Once the pictures are set aside, reproduce the remaining data exactly.

▸ Given material:
= = = = = = =

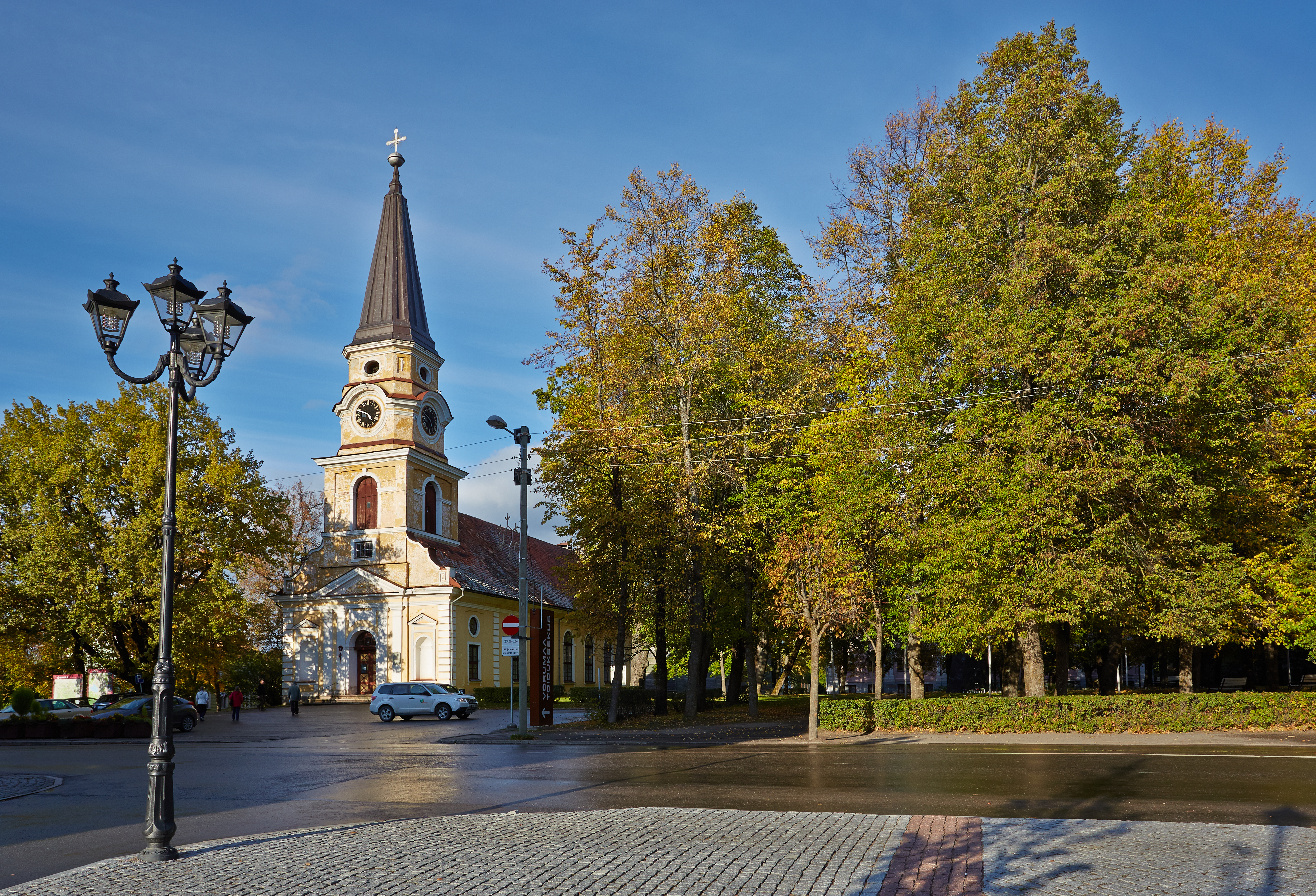 Võru Katariina kirik 2013. aasta septembris.
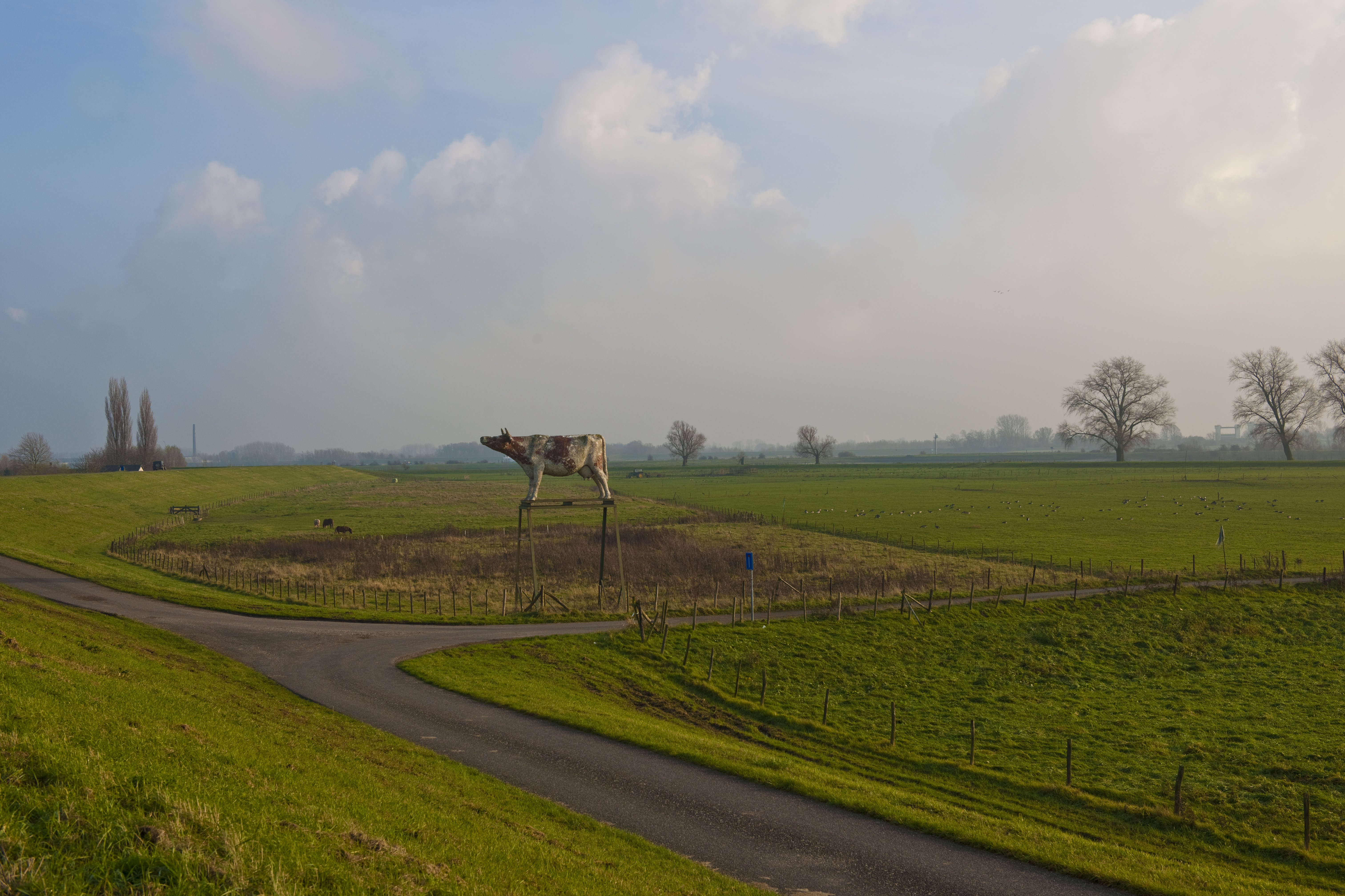 gips staalconstructie
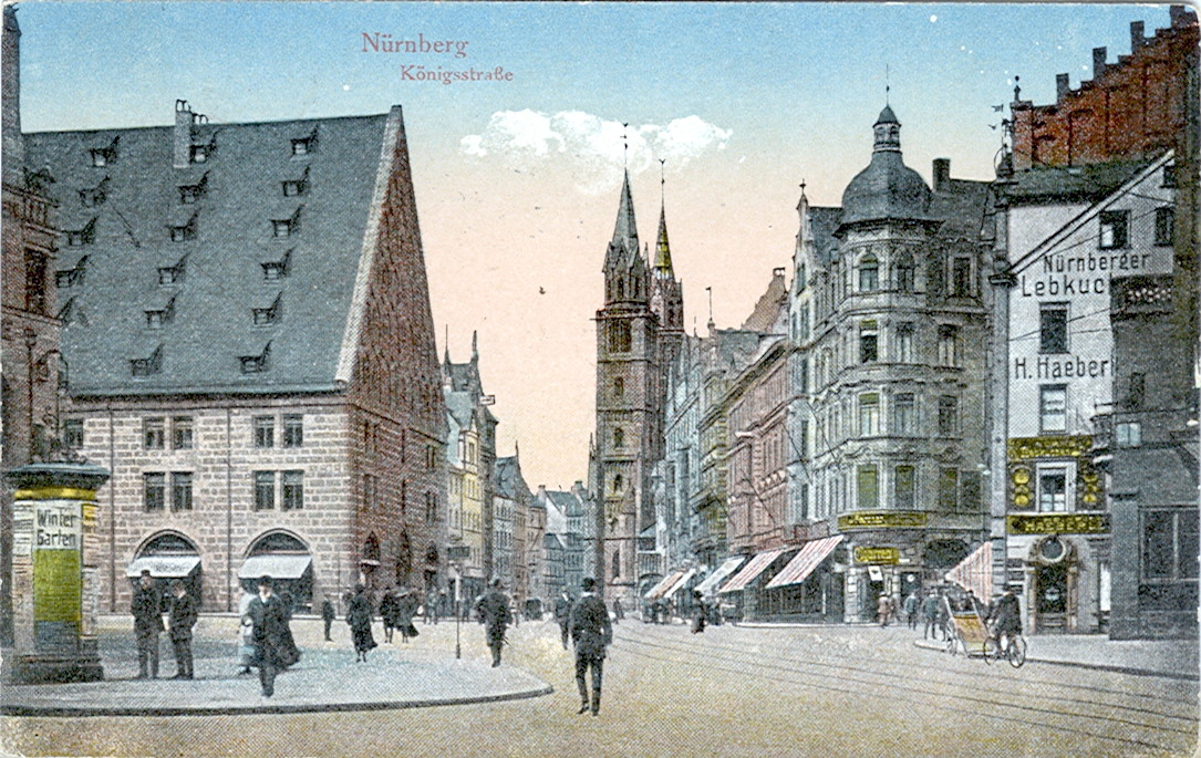 Postkarte, datiert 21.11.1919. Beschriftung: "Nürnberg - Königsstraße".

= = = = = = =

▸ Answer to the exercise:
 Võru Katariina kirik 2013. aasta septembris.
 gips staalconstructie
 Postkarte, datiert 21.11.1919. Beschriftung: "Nürnberg - Königsstraße".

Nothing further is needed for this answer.